Daisy Darker
August 27, 2022

Book Review

Daisy Darker

reviewed by Carolyn Scott


Daisy Darker was born with a heart defect that would cause her heart to stop seven times before she was 13. Each time she was resuscitated in time, but was told that even with treatment and surgery she would likely not live to be an adult.

Daisy’s mother refused to send her to school like her older sisters Rose and Lily, keeping her home where books were her only companions. Daisy’s musician father was constantly travelling with his orchestra, so whenever her mother needed a break, Daisy would be sent to stay with her somewhat eccentric grandmother, Beatrice.

Beatrice, an author and illustrator of children’s books wrote a popular bestseller, ‘Daisy Darker’s Little Secret’, for her favourite granddaughter. She also collected clocks in her hallway, one for each birthday, which would all chime at once. Daisy spent many happy days in her childhood at ‘Seaglass’, her grandmother’s ancient, decaying mansion, on a tiny tidal island on the Cornish coast, that would be cut off from the rest of the world when the tide came in.

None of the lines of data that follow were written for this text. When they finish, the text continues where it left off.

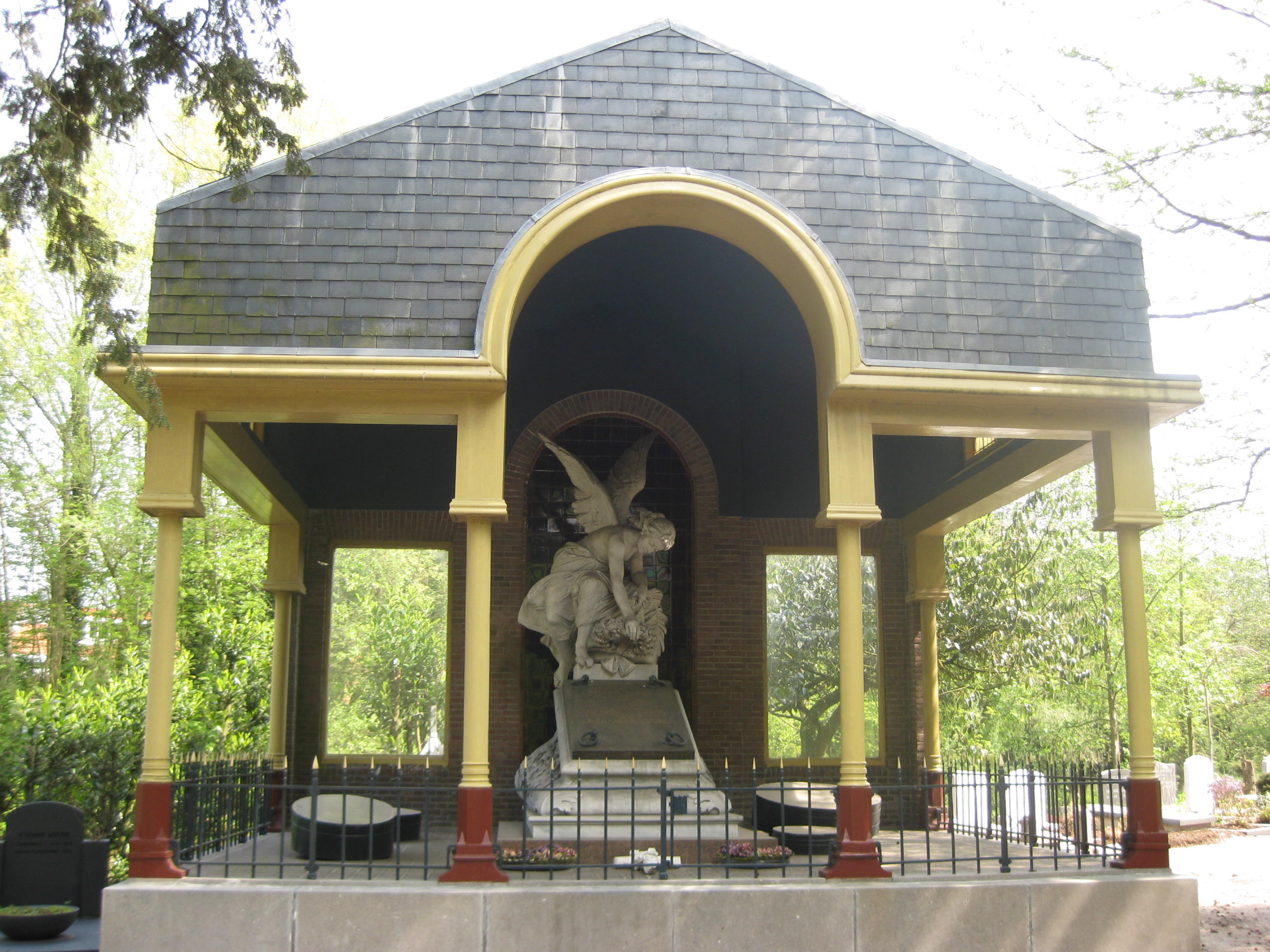 Grafmonument van familie Dorrepaal uit 1886, beeld ontworpen door F.Stracké, op Zorgvlied, begraafplaats in Amsterdam
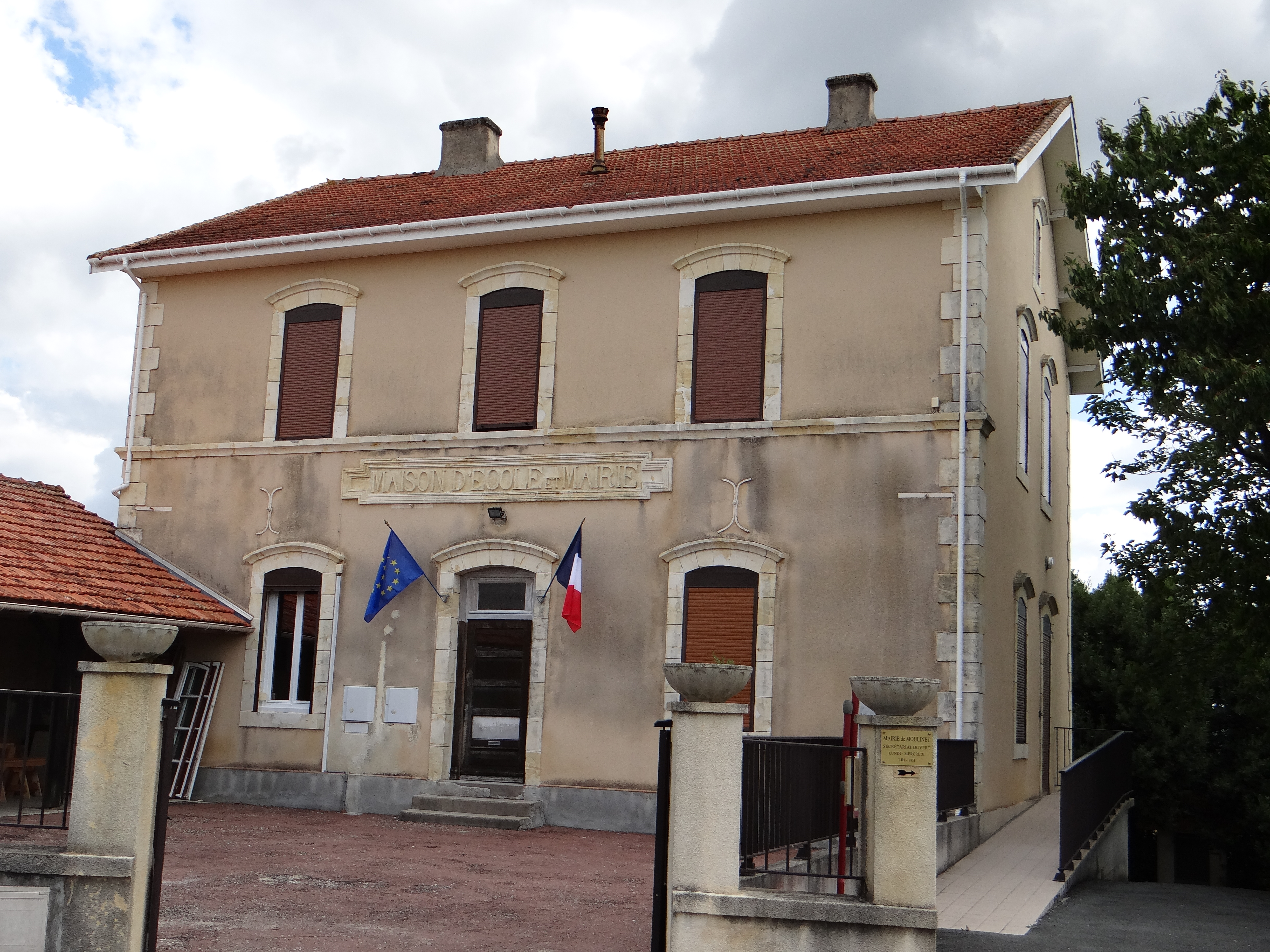 Moulinet (Lot-et-Garonne) - Mairie
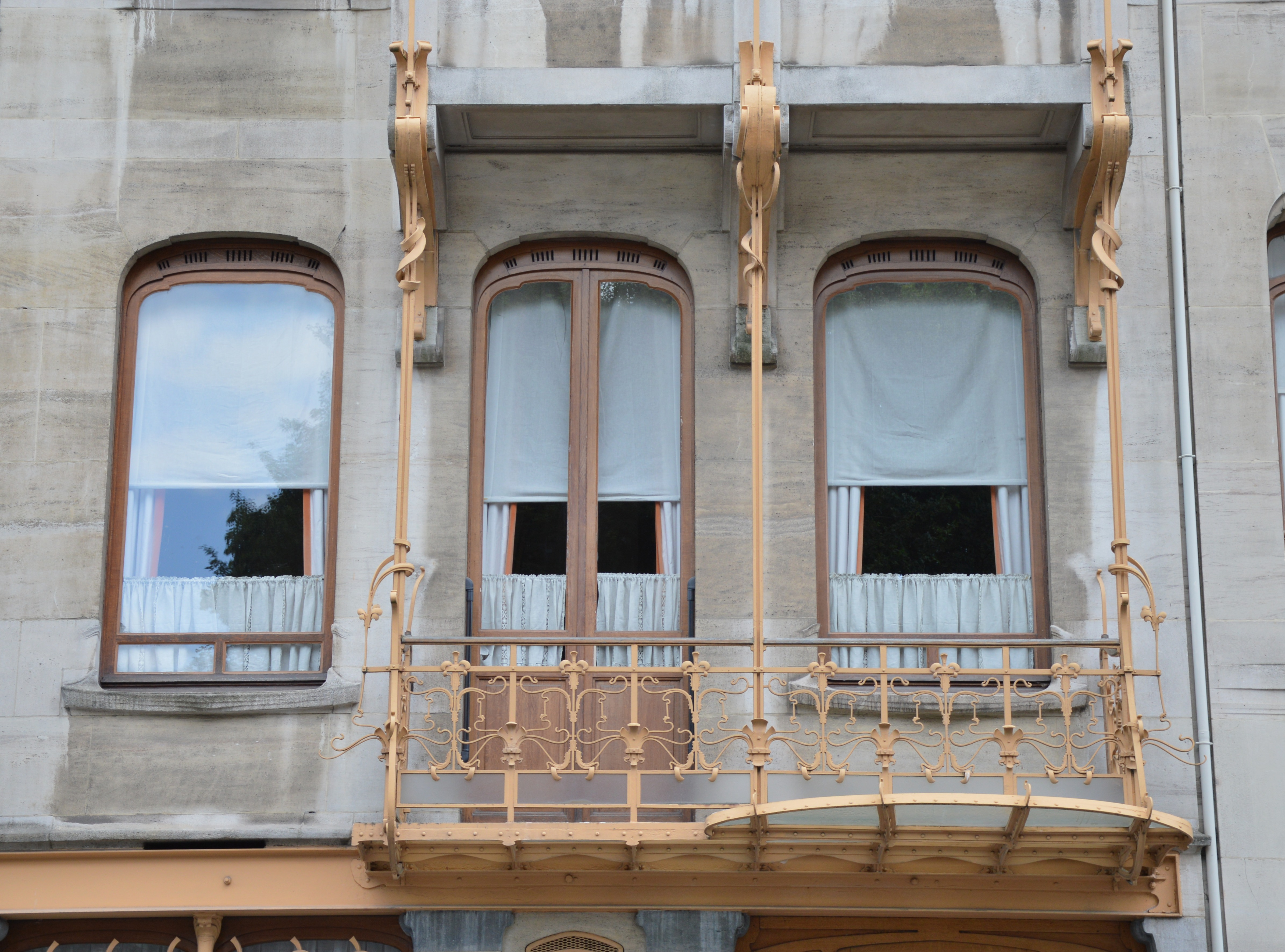 Saint-Gilles, Rue Américaine, 25

Daisy loved it best when her sisters were home from boarding school for the holidays, especially when a local boy, Conor would come to visit and play with them.

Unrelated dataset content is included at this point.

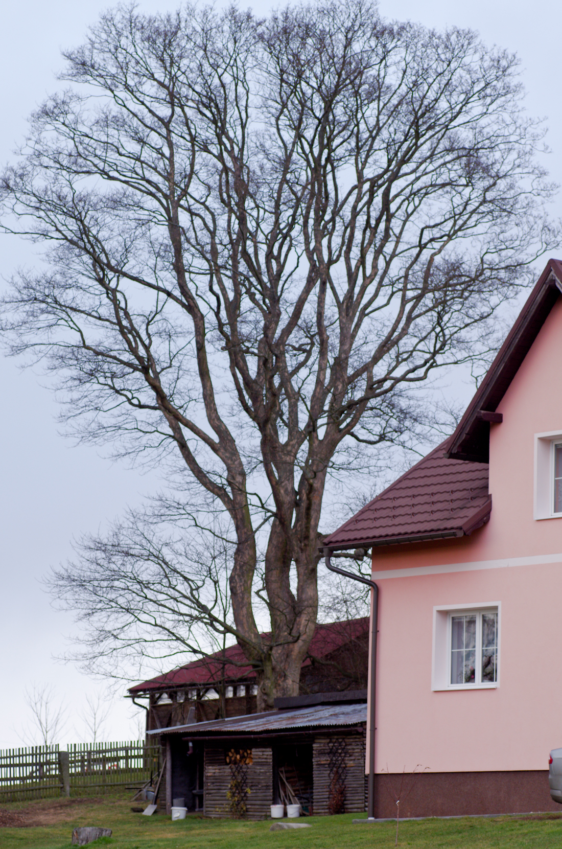 Kostelní Bříza, okres Sokolov, památný klen (1 z dvojice památných stomů), pohled zdálky na menší z klenů, jehož korunu utvářejí do lyrovitého tvaru tři silné kosterní větve.
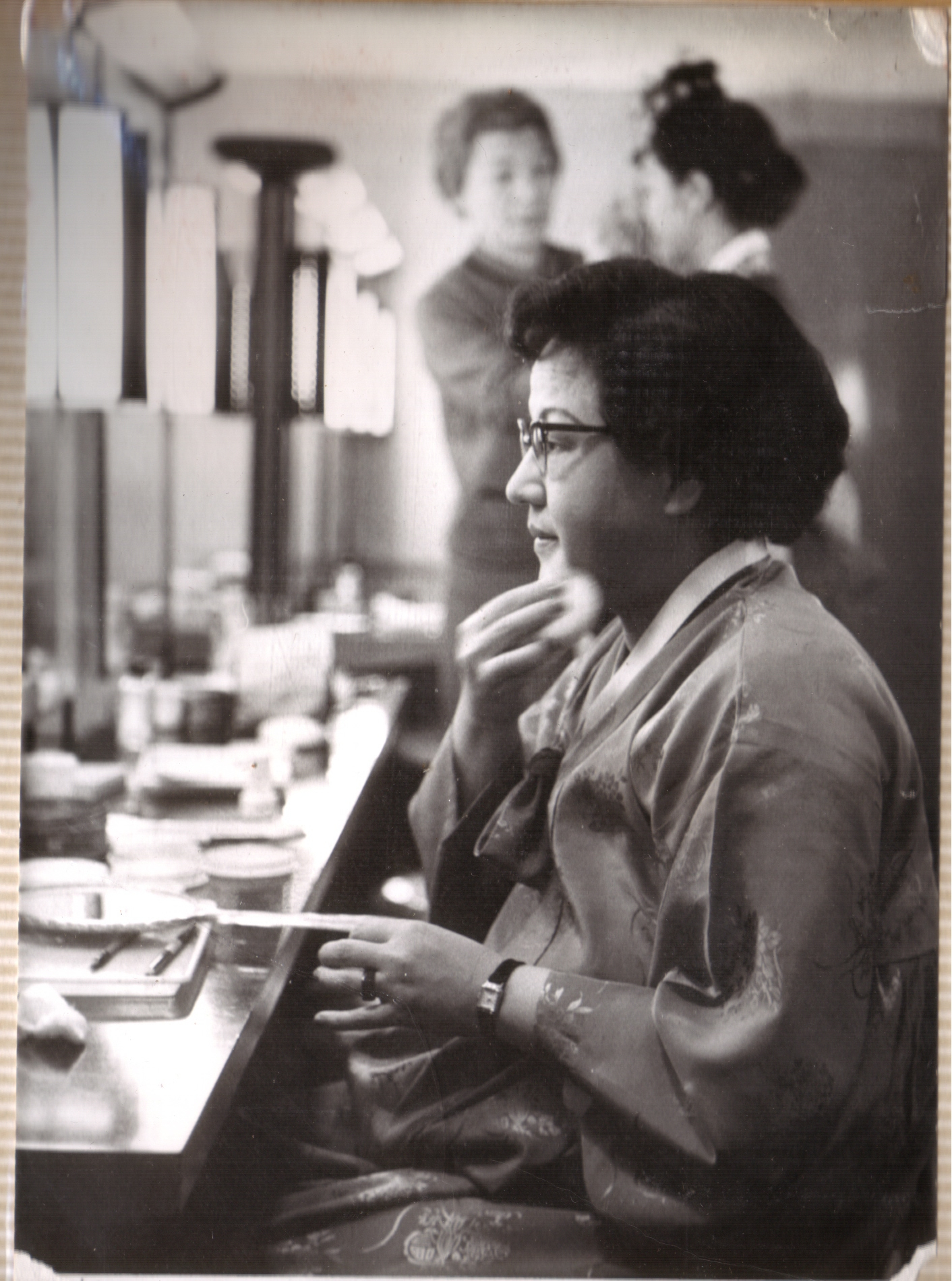 권정희 여사. 일본 후지TV 출연. 한국궁중머리 소계

On Halloween 2004, Daisy’s dysfunctional family gather at ‘Seaglass’ to celebrate her grandmother’s 80th birthday, and also because she wants to read them her will. They all arrive before the tide cut off the causeway, knowing that they would be trapped there until it went back out in another eight hours. As the narrator of the novel Daisy recounts the strange and nightmarish events that follow. 

The setting is perfect for this Christie-esqe ‘locked room’ mystery. The crumbling old Victorian mansion, cut off from the world by the sea, with a storm raging outside, sets the tone for an atmospheric gothic mystery. As the evening plays out with dinner and the reading of the will, the family member dynamics are revealed as their true natures surface along with their insecurities and grudges against each other. At midnight, just after Beatrice’s eighty clocks have finished chiming, a terrible scream is heard, a body is found and an eerie poem foreshadowing gruesome events has appeared on the board in the kitchen.

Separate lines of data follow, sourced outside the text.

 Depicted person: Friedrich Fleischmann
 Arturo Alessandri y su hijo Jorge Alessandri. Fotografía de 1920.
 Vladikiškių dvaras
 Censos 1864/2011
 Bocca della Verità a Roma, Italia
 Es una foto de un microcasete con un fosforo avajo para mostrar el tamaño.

As the night goes on and the events play out, memories of Daisy’s childhood are woven in to show how dysfunctional her family are. It seems that Daisy Darker is not the only one keeping a secret. The atmosphere becomes very sinister and creepy with tension slowly building as the time for tide to go back out approaches. There are many red herrings along the way and several big twists at the ending, which are sure to divide readers. For me the twists were unexpected, but felt too contrived in attempting to explain all the events. Perhaps one less major twist requiring less suspension of belief would have sufficed. Nevertheless, I very much enjoyed the writing, the evocative prose, the horribly flawed characters, the atmospheric setting and the gothic tale.

With thanks to Flatiron Books via Netgalley for a copy to read.